Daily Champion (Lagos)

Nigeria: Maternal Mortality - Safeguarding Expectant Mothers

22 January 2008


opinion

Lagos — HEN Mrs. Omolara Adenike became pregnant few months after her wedding, there was no indication that she will not be alive to tell her experiences on pregnancy and childbirth.

Her ordeal started few hours to her Date of Delivery (D.D), when it was discovered that she was anaemic. The situation became critical as the hospital she registered for ante natal does not have blood bank.By the time her relation, could run around and secure the required pints of blood, she has labouriously given birth, but died almost immediately.

There is also the case of Mrs Ladi Mustapha, a well known lovely lady who lost her life in the hands of traditional birth attendants while giving birth to her eighth child.

The two incidents represent some ugly experience that women are face with and in their deaths may not be unconnected with ill-health, inadequate healthcare or poor nutrition.

The 2006 census put the country's population at 140 million, with women of child bearing age totalling 30 million. A disturbing trend, according to health experts is that about 58 per cent of pregnant women in Nigeria give birth at home in the hands of quacks and only 37 per cent have access to modern health centres. Even in the so - called modern health centres and the facilities about 54 per cent have no professional midwives while 40 per cent have only one or two of such midwives.

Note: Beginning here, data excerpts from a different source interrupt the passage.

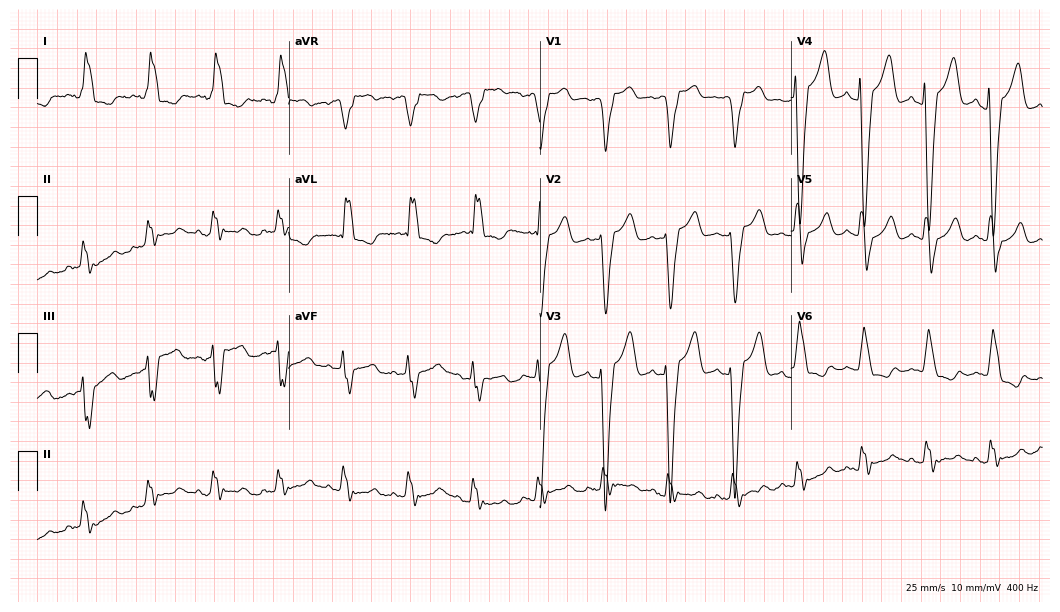
Electrocardiogram (10.2-second recording at 400 Hz), a 73-year-old female patient. Interpretation includes left bundle branch block.
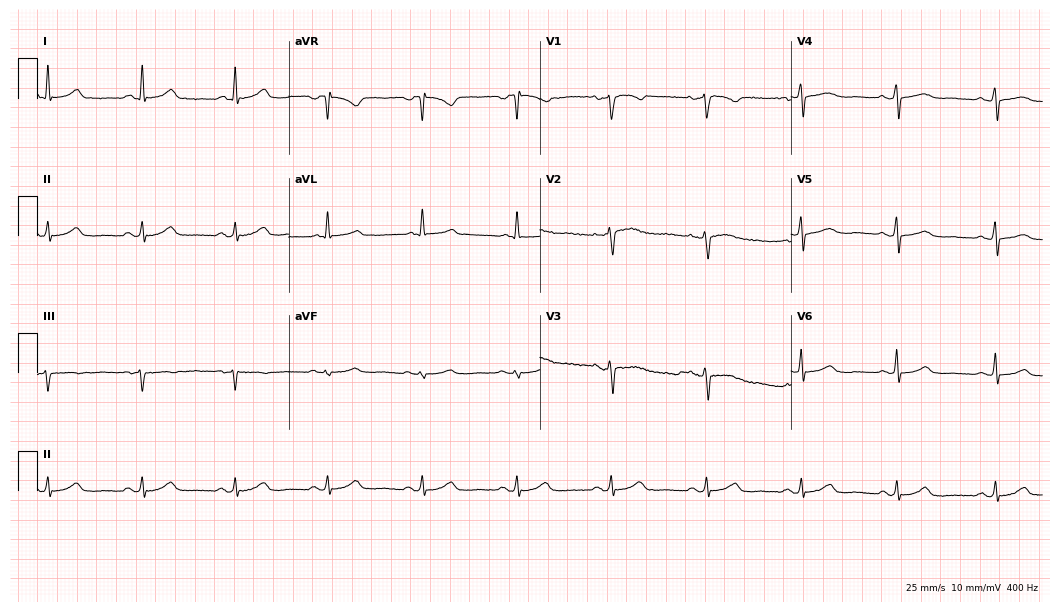
Standard 12-lead ECG recorded from a 55-year-old female. None of these six findings is recorded: first-degree AV block, right bundle branch block, left bundle branch block, sinus bradycardia, atrial fibrillation, sinus tachycardia.
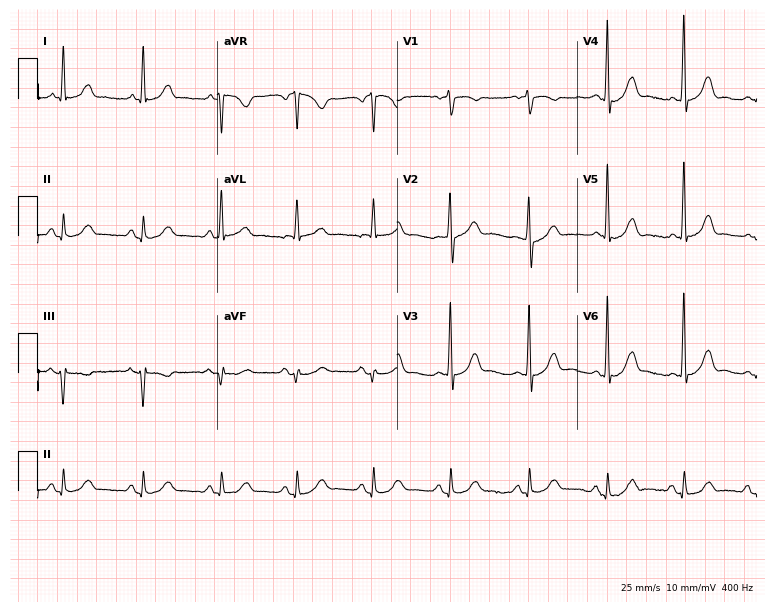
Electrocardiogram, a 70-year-old female patient. Overall reading on record: normal ECG.
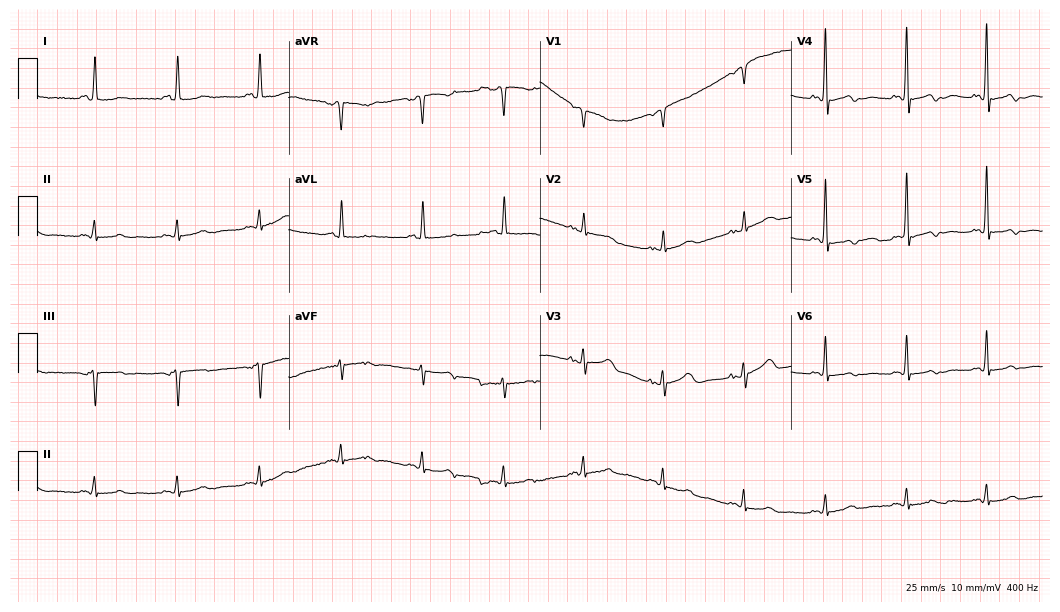
ECG — an 82-year-old female patient. Labelled as a normal ECG.
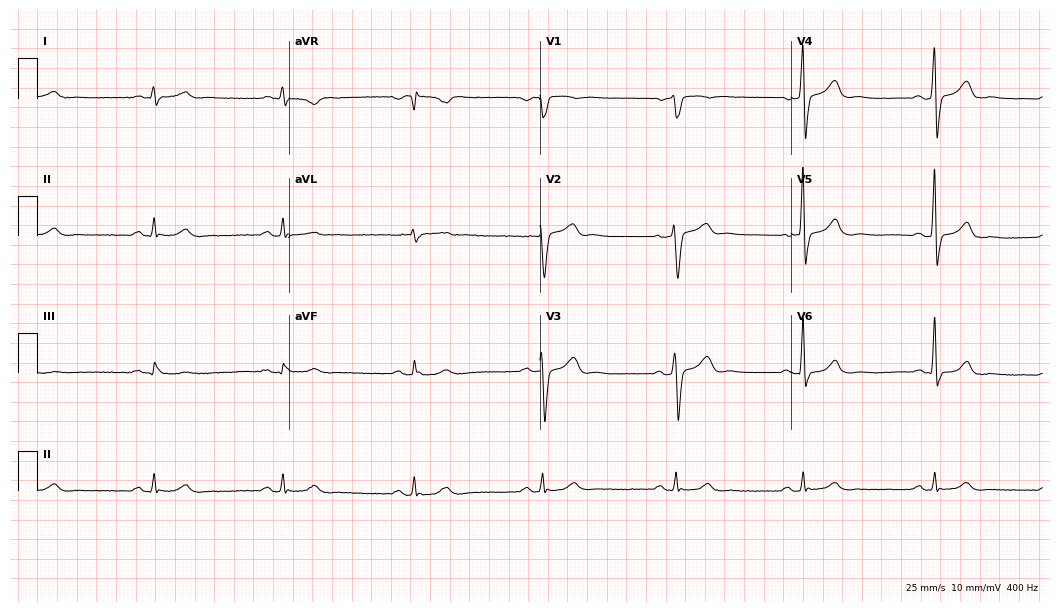
Electrocardiogram (10.2-second recording at 400 Hz), a 58-year-old man. Interpretation includes sinus bradycardia (a sinus rate of 50 beats per minute or less).
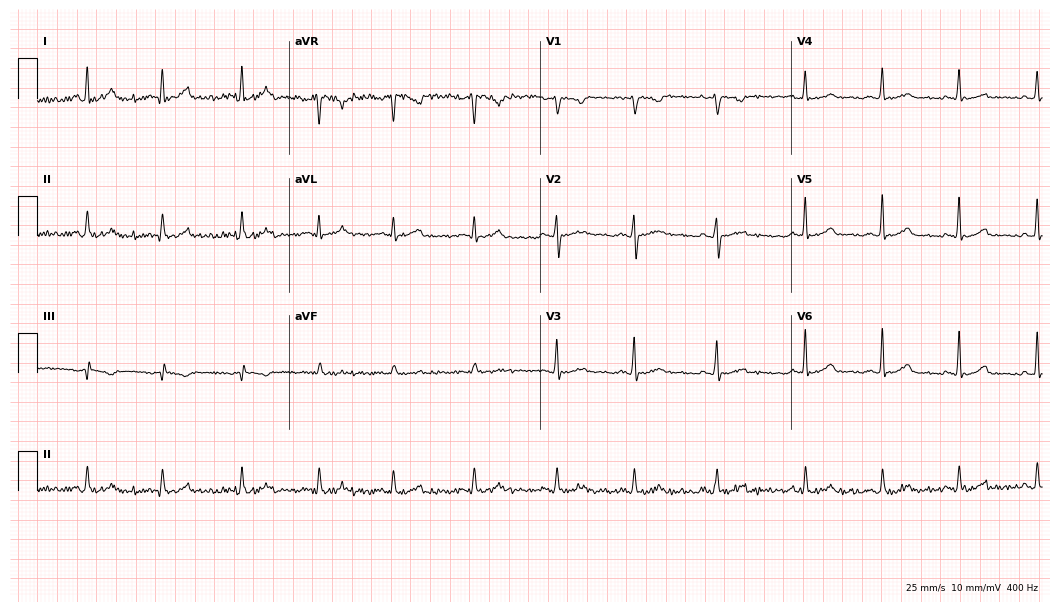
ECG — a woman, 27 years old. Labelled as a normal ECG.
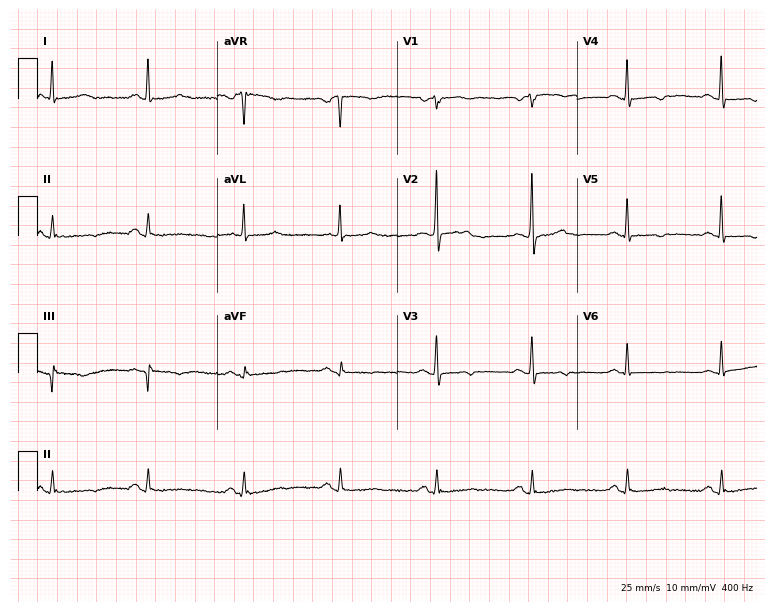
Standard 12-lead ECG recorded from a woman, 71 years old. None of these six findings is recorded: first-degree AV block, right bundle branch block (RBBB), left bundle branch block (LBBB), sinus bradycardia, atrial fibrillation (AF), sinus tachycardia. Findings outside these six are not listed.
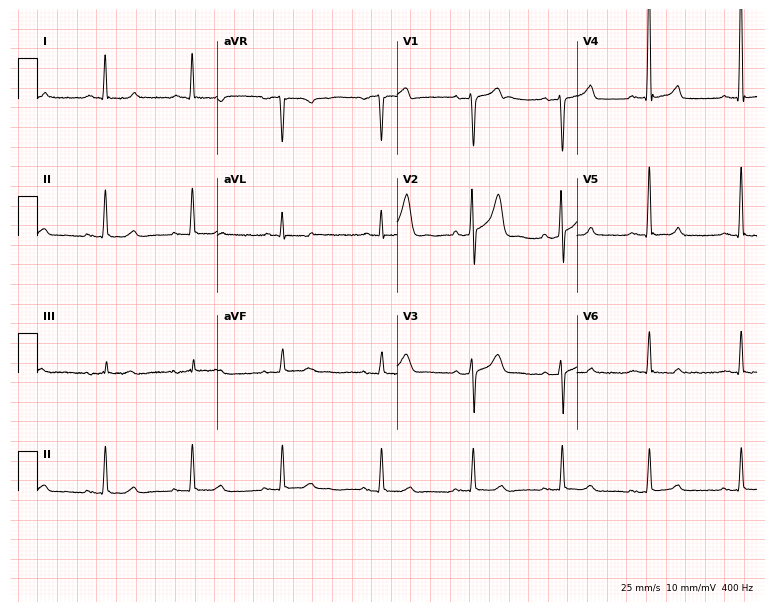
Standard 12-lead ECG recorded from an 80-year-old male (7.3-second recording at 400 Hz). None of these six findings is recorded: first-degree AV block, right bundle branch block, left bundle branch block, sinus bradycardia, atrial fibrillation, sinus tachycardia. Findings outside these six are not listed.
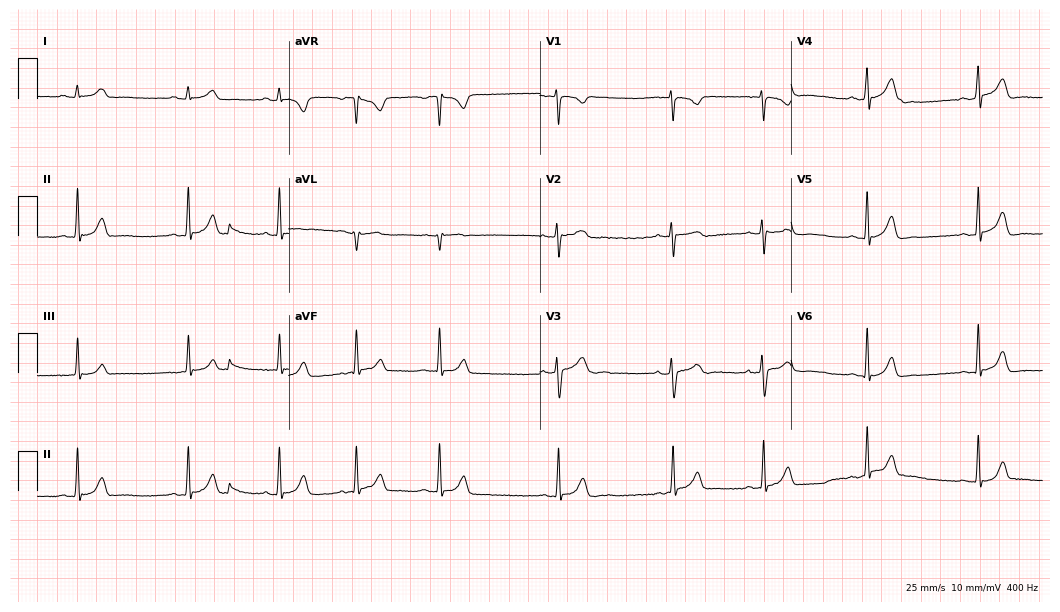
ECG (10.2-second recording at 400 Hz) — a woman, 26 years old. Labelled as a normal ECG.
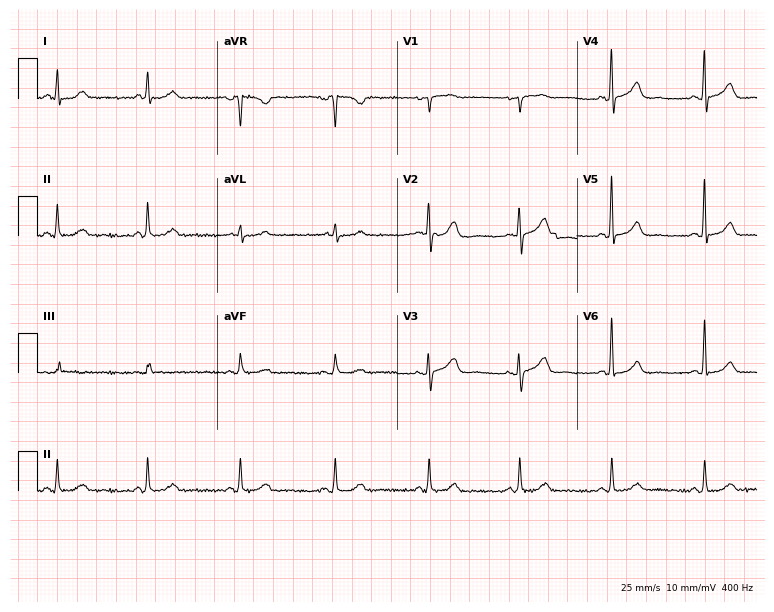
Standard 12-lead ECG recorded from a woman, 49 years old (7.3-second recording at 400 Hz). Read as a normal ECG.
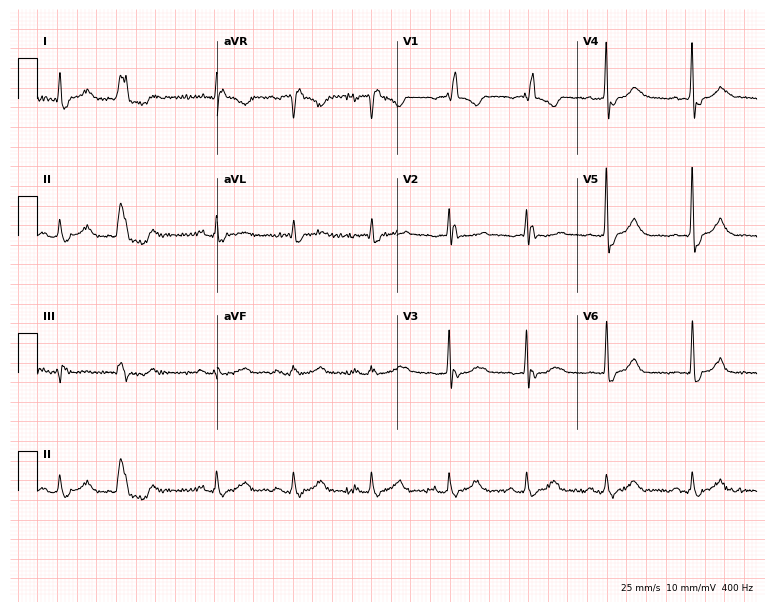
Resting 12-lead electrocardiogram. Patient: a 70-year-old man. The tracing shows right bundle branch block.

The survey further indicates that majority of women in the country are poor and illiterate, and above all, are indecisive on the proper measures to take, as any decision by them cannot be effective without the approval of their husbands or other male relations.

Another survey shows that one child in every 12 does not reach his or her fifth birthday, thereby making childhood in Nigeria a precarious period to children. Most disheartening is the fact that many of these deaths can be prevented using existing knowledge and affordable tools.

Considering the steady increase in infant mortality in the country, one can safely say that it will be impossible for Nigeria to meet up with the Millennium Development Goals (MDGs) of reducing child mortality and improving maternal health by the year 2015.

It was against this background, that DEVCOMS Network-a media development organisation packaged a two day workshop recently in Lagos, tagged "Health Journalists Immersion Programme to strengthen Maternal, Newborn and Child Health (MNCH) Strategy Advocacy in Nigeria."

During the event, participants shared a number of key story ideas and developed new ones aimed at addressing the deaths of mothers and children in the country.

DEVCOM'S Programme Director, Mr. Akin Jimoh, who spoke at the event lamented the high rate of maternal and child mortality in the country. Mr Jimoh observed that one child in 12 does not reach his or her fifth birthday, adding that this makes childhood in Nigeria a precarious period for children.

Most disheartening, he said ,is the fact that many of these deaths can be prevented if existing knowledge and affordable tools are used.

To the programme director, women, newborns and children all have rights and all would benefit from a health system that functions to deliver interventions from the pre-pregnancy period, through pregnancy, childbirth and the post-natal period into infancy and childhood.

To reduce maternal and child deaths dramatically, he said, all women need access to high quality delivery care with at least three key elements, namely, skilled care at birth, emergency obstetric care in case of complications, and a functionally referral system which ensures access to emergency if needed. Another key solution is helping women to avoid unwanted pregnancies and births, newborn and child deaths.

He equally observed that improving maternal, newborn and child health has been slow and uneven, adding that it is due to the lack of political attention and unavailability of the resources required to scale-up the coverage of essential interventions.The director pointed out that more than two-third of newborn deaths, could be prevented by extending the availability and use of existing cost-effective technologies. Although gains have been made in recent years, weak health systems and under-investment continue to militate against widespread progress."

"At the same time, professional clinical care should be strengthened and made more equitable. Strong community service can promote demand for skilled care," she said.

Mr Jimoh maintained that maternal, neonatal and child deaths constitute a huge number of deaths each year, noting that attention and funding for Maternal, Neo-natal and Child Health (MNCH) is much less than in other high profile cases such as HIV /AIDS.

He advised Nigerian journalists to effectively bring to the consciousness of government officials, especially at the local government levels that time - proven interventions can easily be implemented at the grassroot levels.

"Every minute, the loss of a mother shatters a family and threatens the well-being of the surviving children. For every woman who dies, 20 or more experience serious complications", he said.

His organisation, he said, is a media development group founded in 1994 to strengthen news media coverage of science and public health issues.

Also speaking at the event, Ms Nnenna Ike of DEVCOM who spoke on, "MNCH and the need for media advocacy" noted that 1 in every 20 pregnant women in Nigeria dies from pregnancy/childbirth related complications.